A: The selection of λ parameter needs to consider the following factors:
- Spatial Resolution: High-resolution data can use smaller λ values
- Tissue Type: Tissues with complex structures can use larger λ values
- Analysis Objective: If more attention is paid to spatial continuity, use larger λ values
- Suggested Strategy: Start from 0.2 and gradually increase to 1.0, selecting the result with the most reasonable biological significance
Q7: What to do if clustering results are not ideal?
A: You can try the following optimization strategies:
- Adjust λ Parameter: Try different λ value combinations
- Adjust Resolution: Try different resolution parameters
- Change Clustering Algorithm: Try different algorithms such as Leiden, Louvain, K-means, etc.

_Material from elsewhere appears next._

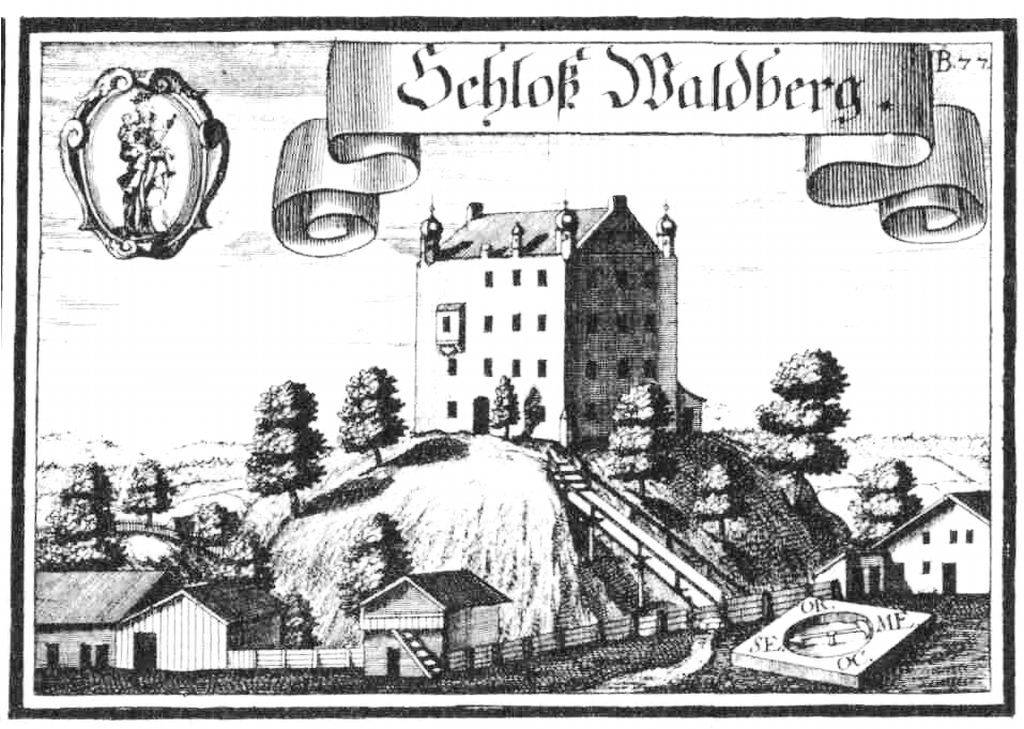 Schloss Waldberg nach einem Stich von Michael Wening (1721)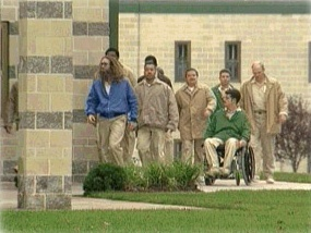 Hofgang

- Check Data Quality: Ensure spatial coordinate information is accurate and complete
- Preprocessing Optimization: Check if data preprocessing steps are appropriate
References
Chung, J., et al. Banksy: spatial clustering with spatial omics data. Nature Genetics 56, 74–84 (2024). doi: 10.1038/s41588-024-01664-3.
Chung, J., et al. Spatial transcriptomics: technologies, applications and experimental considerations. Genomics 113, 1-15 (2021). doi: 10.1016/j.ygeno.2020.12.005.
Moses, L. & Pachter, L. Museum of spatial transcriptomics. Nature Methods 19, 534–546 (2022). doi: 10.1038/s41592-022-01409-2.